YOU’RE TOO OLD TO TRICK OR TREAT WHEN…

…You have trouble staying up late enough for Trick or Treat to begin.

 …Your biggest fear is biting into a Bit-O-Honey and getting your dentures stuck in it.

… Almost anything currently hanging in your closet can be used as a costume.

…Your costume is older than most of the kids out for Trick or Treat.

…You have been dressing up as Luke Skywalker ever since Episode IV was released.

…You have been dressing up as Michael Myers ever since the original Halloween was released.

…You started dressing up as Elvis when he was still alive.

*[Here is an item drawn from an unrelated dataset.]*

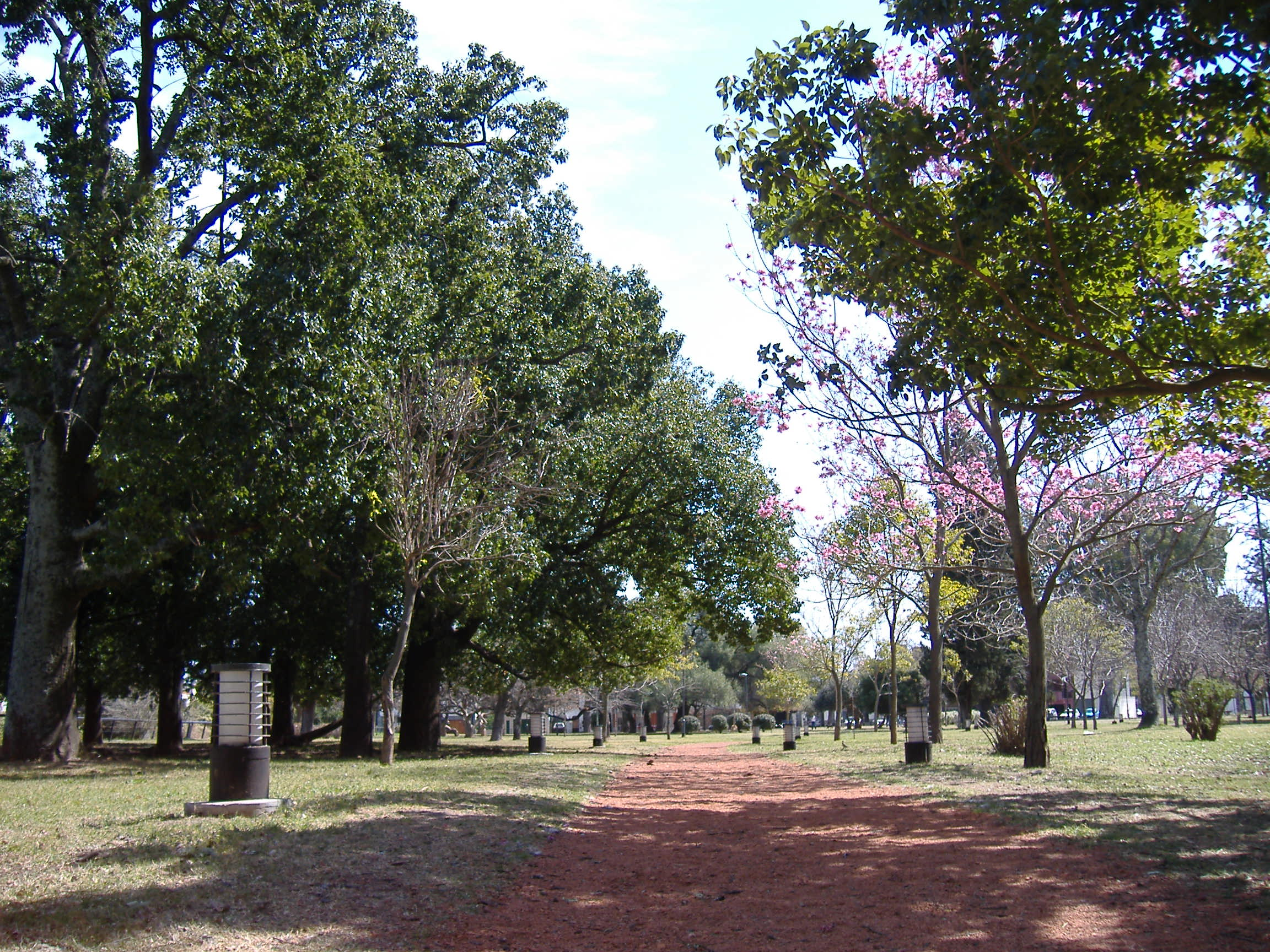 Parque Urquiza, an urban park in Rosario, Argentina.

… Your back begins to ache from carrying around that heavy bag of candy.

… People say, “Great Frankenstein Mask,” and you’re not wearing a mask.

… The door opens you yell, “Trick or…” and can’t remember the rest.

… By the end of the night, you have a bag full of restraining orders.

…You remember when “Thriller” was a new song.

…You remember when “The Monster Mash” was a new song.

… You’re the only Ghost-buster in the neighborhood with a walker.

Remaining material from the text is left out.